Sırrı Süreyya Önder, Türkiye'nin tanınmış siyasetçilerinden biri olarak 1963 yılında dünyaya geldi. Eğitimi süresince sosyalist ideolojilerle ilgilenmeye başladı ve zamanla sol siyasetin önemli isimlerinden biri haline geldi. 2007 yılında HDP’nin kurucu üyesi olarak meclise girdi ve burada birçok önemli yasada aktif rol aldı. Kendisi, sadece siyasi kimliğiyle değil; aynı zamanda sanatçı kişiliği ile de tanınır. Sinema ve tiyatro ile olan bağlılığı, onun toplumsal meselelere duyarlılığını arttırdı. Önder, dini ve etnik farklılıkların bir arada barış içinde yaşanabileceğine dair inancıyla bilinirken, Türkiye’nin çok sesliliği ve demokrasiye olan katkıları sayesinde halk tarafından sevilmiştir.
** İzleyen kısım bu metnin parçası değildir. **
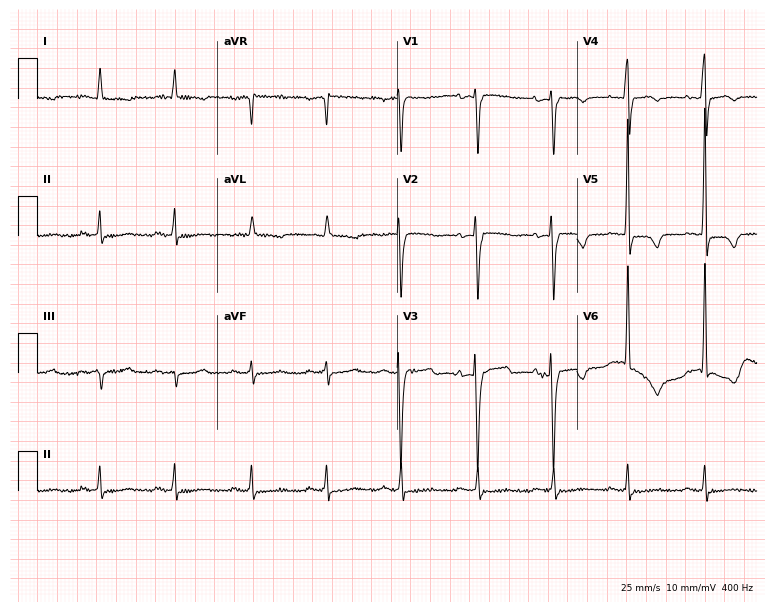
Electrocardiogram (7.3-second recording at 400 Hz), an 83-year-old female. Of the six screened findings (first-degree AV block, right bundle branch block, left bundle branch block, sinus bradycardia, atrial fibrillation, sinus tachycardia), none is recorded.

Önder, meclisteki konuşmaları ve önerileriyle her zaman dikkat çekmeyi başardı. Özellikle sosyal adalet, eşitlik ve insan hakları konusundaki duruşuyla yalnızca kendi seçmen kitlesi değil, geniş bir yelpazedeki toplumsal tabanda da yankı uyandırdı. Ancak, siyasi yaşamı boyunca birçok zorlukla karşılaştı. Çeşitli dava süreçleriyle mücadele etmek zorunda kalırken, düşüncelerini özgürce ifade etmesi engellenmeye çalışıldı. Bu süreçler, Önder'in kararlılığını ve azmini artırdı.
Meclis'teki anma etkinliği, oldukça duygusal anlara sahne oldu. HDP Eş Genel Başkanı Pervin Buldan, öncelikle Sırrı Süreyya Önder’in anısını yaşatmanın önemine vurgu yaptı. Buldan, ''Sırrı, barış ve adalet için mücadele eden bir insandı. Onun bıraktığı mirası yaşatmak, bizim en büyük sorumluluğumuzdur'' dedi. Bu sözler, toplantıya katılan herkesin ortak paydası haline geldi. Diğer siyasi partilerin temsilcileri de Sırrı Süreyya Önder’in demokrasiye olan katkılarını ve toplumsal uzlaşmaya olan inancını dile getirdi.
Meclis Başkanı'nın yaptığı açılış konuşmasında ise herkesin birbirine daha fazla saygı göstermesi gerektiğinin altı çizildi. ''Bugün burada bir araya gelmemiz, farklı düşüncelere sahip olsak da ortak paydalar etrafında birleşebileceğimizin en güzel örneğidir'' ifadesi, toplantıda hissedilen birlik ve beraberlik duygusunu pekiştirdi. Anma etkinliği, Sırrı Süreyya Önder’in bıraktığı izlerin kuşaklar boyu yaşatılmasına yönelik bir çağrı niteliğindeydi.
Bu anmanın sadece bir hatırlatma değil, aynı zamanda bir çözüm sürecinin başlangıcı olabileceği düşüncesi de katılımcılarda pekte yaygındı. Anma etkinliği, Türkiye’nin siyasi geleceği ve toplumsal uzlaşma adına umut verici bir adım olarak değerlendirildi. Önder’in hatırasını yaşatmak için düzenlenen bu anlamlı etkinlik, Meclis’in karmaşık siyasi yapısında bir araya gelinerek, barışın ne denli önemli olduğunu bir kez daha işaret etti.
Sonuç olarak, Sırrı Süreyya Önder anması, yalnızca bir kaybı değil, aynı zamanda geçmişten ders çıkararak geleceğe yönelik yeni bir vizyon oluşturmanın da bir simgesi oldu. Gelişmiş ve demokratik bir toplumun inşasında, siyasi figürlerin ve halkın birlikte hareket etmesinin öneminin altı çizildi. TBMM’deki bu anlamlı anma etkinliği, Türkiye’nin gerçek potansiyelini gerçekleştirmek için bir adım olarak kaydedildi.